Por sua vez, Louis Malle (1932-1995) reconhece a “má consciência” que o acompanhou durante a juventude pela origem privilegiada e seu perfil discreto. Por fim, Claude Lelouch, que completa 80 anos em outubro próximo, afirma-se cansado de responder, por onde passe mundo afora, a questões sobre a antipatia da crítica a seus filmes, revelando ter parado de ler resenhas desde a estreia em 1970 do policial “Um Homem Como Poucos”.
A abordagem informal e intimista de Chancel desarma os entrevistados, para além das respostas prontas de cineastas de carreiras já consolidadas.
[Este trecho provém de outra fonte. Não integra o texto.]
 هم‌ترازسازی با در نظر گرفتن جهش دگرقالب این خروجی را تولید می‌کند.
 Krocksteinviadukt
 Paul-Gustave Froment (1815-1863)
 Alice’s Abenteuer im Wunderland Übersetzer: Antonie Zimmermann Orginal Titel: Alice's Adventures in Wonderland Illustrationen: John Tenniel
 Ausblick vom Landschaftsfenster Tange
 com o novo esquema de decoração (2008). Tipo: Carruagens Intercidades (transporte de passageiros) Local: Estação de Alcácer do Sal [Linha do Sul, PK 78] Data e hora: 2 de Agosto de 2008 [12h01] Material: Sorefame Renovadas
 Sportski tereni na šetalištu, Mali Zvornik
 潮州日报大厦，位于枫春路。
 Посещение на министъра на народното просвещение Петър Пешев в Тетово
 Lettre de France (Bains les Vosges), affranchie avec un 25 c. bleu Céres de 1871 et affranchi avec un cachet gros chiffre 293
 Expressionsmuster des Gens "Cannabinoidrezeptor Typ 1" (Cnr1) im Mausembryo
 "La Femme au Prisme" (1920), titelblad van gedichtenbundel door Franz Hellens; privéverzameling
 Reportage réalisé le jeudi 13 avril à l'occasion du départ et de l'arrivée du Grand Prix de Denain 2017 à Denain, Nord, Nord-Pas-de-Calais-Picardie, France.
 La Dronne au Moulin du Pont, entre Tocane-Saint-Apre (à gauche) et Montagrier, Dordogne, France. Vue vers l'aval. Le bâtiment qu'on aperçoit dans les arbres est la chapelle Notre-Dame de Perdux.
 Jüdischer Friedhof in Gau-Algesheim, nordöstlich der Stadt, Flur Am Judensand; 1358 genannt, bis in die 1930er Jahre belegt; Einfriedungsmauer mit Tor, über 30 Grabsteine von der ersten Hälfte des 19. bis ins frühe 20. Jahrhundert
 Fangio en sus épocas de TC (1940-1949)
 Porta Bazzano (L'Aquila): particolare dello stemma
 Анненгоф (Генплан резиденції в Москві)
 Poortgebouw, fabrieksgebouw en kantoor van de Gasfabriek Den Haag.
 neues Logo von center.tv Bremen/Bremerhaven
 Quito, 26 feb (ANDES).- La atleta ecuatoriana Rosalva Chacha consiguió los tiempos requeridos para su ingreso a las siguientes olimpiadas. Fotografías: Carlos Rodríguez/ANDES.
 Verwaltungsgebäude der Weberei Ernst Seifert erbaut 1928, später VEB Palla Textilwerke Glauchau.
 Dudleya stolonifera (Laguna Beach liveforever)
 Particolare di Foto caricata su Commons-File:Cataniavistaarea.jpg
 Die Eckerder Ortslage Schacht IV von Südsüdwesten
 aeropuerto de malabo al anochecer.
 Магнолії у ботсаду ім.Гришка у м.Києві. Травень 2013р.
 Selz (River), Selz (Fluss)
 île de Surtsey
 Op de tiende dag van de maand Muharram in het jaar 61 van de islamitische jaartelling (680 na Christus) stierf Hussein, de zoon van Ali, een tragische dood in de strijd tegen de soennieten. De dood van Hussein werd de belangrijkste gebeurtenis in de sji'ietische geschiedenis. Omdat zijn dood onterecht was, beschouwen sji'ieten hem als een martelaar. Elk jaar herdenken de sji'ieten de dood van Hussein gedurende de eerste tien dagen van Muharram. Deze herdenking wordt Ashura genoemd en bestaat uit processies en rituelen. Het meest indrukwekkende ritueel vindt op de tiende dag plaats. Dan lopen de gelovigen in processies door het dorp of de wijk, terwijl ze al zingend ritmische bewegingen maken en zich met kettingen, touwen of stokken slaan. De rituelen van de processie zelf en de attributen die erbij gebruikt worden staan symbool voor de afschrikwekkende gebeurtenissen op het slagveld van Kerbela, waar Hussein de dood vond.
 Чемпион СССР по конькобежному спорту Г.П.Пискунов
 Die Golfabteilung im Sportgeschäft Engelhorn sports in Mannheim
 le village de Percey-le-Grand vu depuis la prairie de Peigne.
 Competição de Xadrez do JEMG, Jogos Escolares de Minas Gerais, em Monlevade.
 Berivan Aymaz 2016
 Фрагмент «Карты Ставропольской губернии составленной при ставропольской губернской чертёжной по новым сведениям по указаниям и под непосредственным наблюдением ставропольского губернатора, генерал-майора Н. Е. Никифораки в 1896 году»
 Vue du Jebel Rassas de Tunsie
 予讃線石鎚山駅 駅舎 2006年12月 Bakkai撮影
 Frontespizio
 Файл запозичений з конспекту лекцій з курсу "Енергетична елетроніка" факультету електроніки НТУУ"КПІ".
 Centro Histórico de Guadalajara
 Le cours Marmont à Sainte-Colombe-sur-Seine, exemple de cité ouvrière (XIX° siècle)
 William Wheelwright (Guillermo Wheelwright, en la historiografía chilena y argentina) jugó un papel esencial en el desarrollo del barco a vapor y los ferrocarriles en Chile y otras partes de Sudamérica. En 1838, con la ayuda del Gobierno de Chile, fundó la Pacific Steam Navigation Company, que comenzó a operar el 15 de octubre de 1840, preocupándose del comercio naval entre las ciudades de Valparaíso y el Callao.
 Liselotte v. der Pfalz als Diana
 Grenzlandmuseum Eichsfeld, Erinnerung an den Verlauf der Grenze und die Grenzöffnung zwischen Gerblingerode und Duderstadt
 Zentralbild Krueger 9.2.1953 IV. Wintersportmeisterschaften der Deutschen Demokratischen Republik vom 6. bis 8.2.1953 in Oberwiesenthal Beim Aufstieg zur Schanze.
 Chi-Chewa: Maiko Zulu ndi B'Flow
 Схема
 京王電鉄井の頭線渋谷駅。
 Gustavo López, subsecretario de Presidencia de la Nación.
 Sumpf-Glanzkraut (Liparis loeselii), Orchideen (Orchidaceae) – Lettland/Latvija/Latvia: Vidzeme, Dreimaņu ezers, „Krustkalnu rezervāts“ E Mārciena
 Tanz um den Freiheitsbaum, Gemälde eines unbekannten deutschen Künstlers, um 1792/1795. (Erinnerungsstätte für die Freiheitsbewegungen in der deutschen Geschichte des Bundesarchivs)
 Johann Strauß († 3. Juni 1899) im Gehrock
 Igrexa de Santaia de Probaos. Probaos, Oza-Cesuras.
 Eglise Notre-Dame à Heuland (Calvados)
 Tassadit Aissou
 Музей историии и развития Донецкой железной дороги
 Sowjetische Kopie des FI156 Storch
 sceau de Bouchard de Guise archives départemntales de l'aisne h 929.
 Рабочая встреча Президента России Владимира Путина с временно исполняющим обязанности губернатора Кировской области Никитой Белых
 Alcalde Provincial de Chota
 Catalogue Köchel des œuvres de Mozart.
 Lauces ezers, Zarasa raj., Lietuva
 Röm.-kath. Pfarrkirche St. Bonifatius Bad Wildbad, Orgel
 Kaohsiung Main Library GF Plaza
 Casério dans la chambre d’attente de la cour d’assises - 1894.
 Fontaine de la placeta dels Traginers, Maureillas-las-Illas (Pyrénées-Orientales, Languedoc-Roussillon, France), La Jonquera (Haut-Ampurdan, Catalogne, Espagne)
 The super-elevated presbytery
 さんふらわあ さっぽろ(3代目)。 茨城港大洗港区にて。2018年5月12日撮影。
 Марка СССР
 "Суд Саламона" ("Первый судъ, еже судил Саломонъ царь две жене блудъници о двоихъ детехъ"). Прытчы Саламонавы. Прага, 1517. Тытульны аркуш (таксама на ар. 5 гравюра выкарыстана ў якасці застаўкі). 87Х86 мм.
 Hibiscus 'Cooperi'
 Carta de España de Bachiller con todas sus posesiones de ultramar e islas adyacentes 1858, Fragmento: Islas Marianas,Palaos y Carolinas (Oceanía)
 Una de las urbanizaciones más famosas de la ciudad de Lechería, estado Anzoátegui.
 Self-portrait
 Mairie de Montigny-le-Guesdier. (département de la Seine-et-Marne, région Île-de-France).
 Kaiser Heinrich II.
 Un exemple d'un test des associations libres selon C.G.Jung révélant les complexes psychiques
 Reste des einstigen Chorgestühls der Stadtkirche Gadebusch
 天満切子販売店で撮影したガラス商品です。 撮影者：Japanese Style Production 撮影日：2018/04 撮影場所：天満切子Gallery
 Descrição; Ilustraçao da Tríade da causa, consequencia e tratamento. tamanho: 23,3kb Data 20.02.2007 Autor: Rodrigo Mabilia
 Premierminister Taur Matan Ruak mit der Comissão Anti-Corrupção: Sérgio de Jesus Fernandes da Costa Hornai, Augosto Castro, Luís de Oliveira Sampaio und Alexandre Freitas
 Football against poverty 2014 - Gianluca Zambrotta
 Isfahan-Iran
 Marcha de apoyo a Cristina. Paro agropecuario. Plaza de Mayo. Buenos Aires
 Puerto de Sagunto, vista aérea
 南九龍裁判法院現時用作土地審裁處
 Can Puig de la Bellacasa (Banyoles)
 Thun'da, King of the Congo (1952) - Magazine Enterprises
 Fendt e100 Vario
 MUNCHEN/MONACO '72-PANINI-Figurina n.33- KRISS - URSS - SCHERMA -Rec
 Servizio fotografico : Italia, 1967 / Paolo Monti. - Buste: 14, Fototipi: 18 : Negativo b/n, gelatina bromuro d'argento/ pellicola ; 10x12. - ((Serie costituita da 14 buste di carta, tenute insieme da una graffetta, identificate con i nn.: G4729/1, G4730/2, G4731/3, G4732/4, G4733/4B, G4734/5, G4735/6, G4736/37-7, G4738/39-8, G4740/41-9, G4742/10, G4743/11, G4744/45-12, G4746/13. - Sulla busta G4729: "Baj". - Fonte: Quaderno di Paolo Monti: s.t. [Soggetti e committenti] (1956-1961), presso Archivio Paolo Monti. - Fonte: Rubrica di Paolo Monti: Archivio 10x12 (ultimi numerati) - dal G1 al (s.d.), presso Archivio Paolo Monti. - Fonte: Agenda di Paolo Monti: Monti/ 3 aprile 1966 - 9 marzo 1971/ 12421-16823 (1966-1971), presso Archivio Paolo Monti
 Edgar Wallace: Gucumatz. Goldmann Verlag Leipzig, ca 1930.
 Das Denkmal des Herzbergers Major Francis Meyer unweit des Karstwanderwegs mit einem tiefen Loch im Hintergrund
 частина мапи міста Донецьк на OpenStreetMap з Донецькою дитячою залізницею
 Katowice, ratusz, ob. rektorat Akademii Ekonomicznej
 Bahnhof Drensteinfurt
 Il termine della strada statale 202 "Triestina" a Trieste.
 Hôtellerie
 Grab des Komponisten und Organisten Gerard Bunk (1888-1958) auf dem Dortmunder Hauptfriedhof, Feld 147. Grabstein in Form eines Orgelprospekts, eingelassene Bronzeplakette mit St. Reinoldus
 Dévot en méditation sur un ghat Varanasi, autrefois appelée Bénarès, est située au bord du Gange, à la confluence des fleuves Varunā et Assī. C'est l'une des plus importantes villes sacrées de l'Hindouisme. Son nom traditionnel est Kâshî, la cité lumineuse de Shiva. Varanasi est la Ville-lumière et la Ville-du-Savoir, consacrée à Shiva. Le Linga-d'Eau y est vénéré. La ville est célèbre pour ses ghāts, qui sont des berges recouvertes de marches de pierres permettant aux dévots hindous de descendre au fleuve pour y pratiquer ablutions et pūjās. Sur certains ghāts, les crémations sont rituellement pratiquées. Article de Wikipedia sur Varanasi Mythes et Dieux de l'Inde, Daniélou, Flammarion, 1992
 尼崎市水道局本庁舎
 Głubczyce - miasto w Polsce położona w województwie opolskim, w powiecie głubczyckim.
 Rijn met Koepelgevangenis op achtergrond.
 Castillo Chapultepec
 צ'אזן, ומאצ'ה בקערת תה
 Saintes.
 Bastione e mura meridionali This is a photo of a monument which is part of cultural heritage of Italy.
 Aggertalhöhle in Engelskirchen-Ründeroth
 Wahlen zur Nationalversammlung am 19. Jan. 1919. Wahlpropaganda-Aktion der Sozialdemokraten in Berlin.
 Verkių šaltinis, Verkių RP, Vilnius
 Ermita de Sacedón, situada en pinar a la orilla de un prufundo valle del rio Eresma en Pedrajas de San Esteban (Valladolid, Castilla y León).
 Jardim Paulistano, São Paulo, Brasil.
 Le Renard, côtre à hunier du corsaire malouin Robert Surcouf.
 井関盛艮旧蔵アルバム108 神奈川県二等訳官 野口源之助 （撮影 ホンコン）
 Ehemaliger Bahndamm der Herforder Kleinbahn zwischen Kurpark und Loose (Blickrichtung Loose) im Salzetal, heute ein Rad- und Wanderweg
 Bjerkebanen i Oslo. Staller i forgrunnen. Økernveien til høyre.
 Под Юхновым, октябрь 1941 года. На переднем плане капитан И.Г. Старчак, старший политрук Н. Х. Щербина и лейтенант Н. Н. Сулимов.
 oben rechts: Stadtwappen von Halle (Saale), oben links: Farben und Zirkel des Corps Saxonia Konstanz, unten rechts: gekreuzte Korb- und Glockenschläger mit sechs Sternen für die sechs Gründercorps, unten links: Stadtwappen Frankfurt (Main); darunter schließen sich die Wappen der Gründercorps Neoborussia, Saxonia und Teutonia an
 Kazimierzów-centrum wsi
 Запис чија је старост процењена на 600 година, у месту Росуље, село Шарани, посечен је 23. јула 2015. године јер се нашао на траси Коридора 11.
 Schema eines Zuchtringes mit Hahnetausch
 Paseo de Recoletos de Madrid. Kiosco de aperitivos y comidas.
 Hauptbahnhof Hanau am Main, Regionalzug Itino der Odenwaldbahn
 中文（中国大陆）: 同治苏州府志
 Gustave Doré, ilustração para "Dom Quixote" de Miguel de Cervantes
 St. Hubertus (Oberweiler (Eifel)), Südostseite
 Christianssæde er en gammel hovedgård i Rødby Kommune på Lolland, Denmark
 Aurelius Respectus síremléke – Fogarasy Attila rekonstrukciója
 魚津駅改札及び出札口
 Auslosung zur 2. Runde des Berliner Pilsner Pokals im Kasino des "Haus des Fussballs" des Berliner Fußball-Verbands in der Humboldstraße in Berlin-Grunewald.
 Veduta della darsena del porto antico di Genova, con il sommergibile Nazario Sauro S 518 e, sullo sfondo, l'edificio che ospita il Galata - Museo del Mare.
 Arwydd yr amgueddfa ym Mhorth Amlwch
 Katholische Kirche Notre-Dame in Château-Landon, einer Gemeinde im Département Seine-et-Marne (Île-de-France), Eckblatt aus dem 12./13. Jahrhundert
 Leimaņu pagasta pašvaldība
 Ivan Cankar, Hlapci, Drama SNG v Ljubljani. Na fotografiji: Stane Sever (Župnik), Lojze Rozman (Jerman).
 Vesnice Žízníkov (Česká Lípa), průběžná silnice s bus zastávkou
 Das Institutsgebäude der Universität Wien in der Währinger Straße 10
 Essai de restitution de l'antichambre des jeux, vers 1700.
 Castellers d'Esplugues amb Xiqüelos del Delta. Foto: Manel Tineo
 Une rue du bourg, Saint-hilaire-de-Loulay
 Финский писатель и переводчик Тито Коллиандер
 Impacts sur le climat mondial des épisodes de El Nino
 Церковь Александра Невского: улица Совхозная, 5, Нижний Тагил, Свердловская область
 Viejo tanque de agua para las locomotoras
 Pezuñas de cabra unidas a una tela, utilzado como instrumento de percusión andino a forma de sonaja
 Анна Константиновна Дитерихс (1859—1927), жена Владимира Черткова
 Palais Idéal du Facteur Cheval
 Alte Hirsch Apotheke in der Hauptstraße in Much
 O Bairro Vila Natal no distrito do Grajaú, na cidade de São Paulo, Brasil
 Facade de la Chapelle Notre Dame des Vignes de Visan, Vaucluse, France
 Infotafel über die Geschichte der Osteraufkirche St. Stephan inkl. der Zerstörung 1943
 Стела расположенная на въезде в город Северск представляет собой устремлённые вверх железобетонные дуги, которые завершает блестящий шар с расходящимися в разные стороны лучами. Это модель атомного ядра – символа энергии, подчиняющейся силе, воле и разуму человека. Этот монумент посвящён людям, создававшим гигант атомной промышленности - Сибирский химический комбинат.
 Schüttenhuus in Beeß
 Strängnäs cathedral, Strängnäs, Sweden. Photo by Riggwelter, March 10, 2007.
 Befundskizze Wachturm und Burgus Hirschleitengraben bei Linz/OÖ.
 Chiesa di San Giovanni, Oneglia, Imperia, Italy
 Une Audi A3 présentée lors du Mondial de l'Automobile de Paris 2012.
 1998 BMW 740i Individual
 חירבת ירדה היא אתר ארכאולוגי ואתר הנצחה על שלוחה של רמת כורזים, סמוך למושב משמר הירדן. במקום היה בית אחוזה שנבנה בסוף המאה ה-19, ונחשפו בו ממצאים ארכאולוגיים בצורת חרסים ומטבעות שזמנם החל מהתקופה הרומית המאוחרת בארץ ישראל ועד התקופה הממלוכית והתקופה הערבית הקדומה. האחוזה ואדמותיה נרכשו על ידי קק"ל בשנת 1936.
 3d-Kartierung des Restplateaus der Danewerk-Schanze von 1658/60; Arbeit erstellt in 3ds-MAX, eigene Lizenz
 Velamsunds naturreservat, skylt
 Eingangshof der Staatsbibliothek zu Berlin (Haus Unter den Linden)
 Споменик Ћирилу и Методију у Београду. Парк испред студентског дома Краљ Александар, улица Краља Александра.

À exceção de Louis Malle, formado no curso de cinema do IDHEC em Paris, todos recordam suas formações como diretores autodidatas. O amor precoce e incondicional aos filmes os irmana, coincidindo Melville e Truffaut em datar dos 12 anos de idade a decisão de abraçar o cinema como profissão, com Malle lembrando ter-se definido aos 13 anos.
Para Chabrol, “o mais belo filme que vi na vida é um filme mudo de Murnau, ‘Aurora’” (1927). Operador de câmera de origem, e também em seus próprios filmes, Lelouch classifica “Quando Voam as Cegonhas” (1957), de Mikhail Kalatozov, como provavelmente “o mais belo filme do mundo”: “O trabalho de câmera deste filme é um trabalho de personagem”. Truffaut revela que, entre os filmes dos quais nunca perdia uma reprise em salas, estavam “Janela Indiscreta” (1954), de Alfred Hitchcock, e “A Carruagem de Fogo” (1952), de Jean Renoir.
Consensualmente, os cinco frisam preferir o sucesso de público ao reconhecimento da crítica. “Um artista não tem o direito de não querer buscar o sucesso. Isso faz parte da criação”, enfatiza Melville. “Eu continuo a acreditar, sem arrependimentos, no cinema como distração popular”, assevera Truffaut.
O Brasil por duas vezes se infiltra nas conversas. A única referência direta é feita por Louis Malle, que destaca estar dando a entrevista (27/3/1972) na chegada de uma viagem “de quinze dias na Amazônia”. Infelizmente jamais se concretizou seu projeto de realizar um documentário “que parece(ria) no fundo com a experiência que tive na Índia”, resultando em “Índia Fantasma” (1969).
François Truffaut não cita nominalmente “O Pagador de Promessas” (1963), de Anselmo Duarte, mas é como “muito triste” que classifica sua participação no júri de Cannes que lhe concedeu a Palma de Ouro. Presidido pelo poeta e diplomata japonês Tetsuro Furukaki e reunindo entre outros o ator Mel Ferrer, o escritor Romain Gary e a atriz Sophie Desmarets, o júri “não falava da mesma coisa quando falava dos filmes”, recordou Truffaut.
“Quando não chegamos a um acordo sobre dois filmes fortes, bem, finalmente é um filme fraco que passou. Chegamos a uma premiação verdadeiramente de compromisso”. Dando nome aos bois, “O Processo de Joana d’Arc”, de Robert Bresson, e “O Eclipse”, de Michelangelo Antonioni, dividiram o Prêmio Especial do Júri, e a Palma foi atribuída a “O Pagador de Promessas”. Nada embota o brilho do até hoje maior triunfo internacional do cinema brasileiro, nem do próprio filme, mas já era mais que hora daquela surpreendente vitória ter sua história devidamente contada.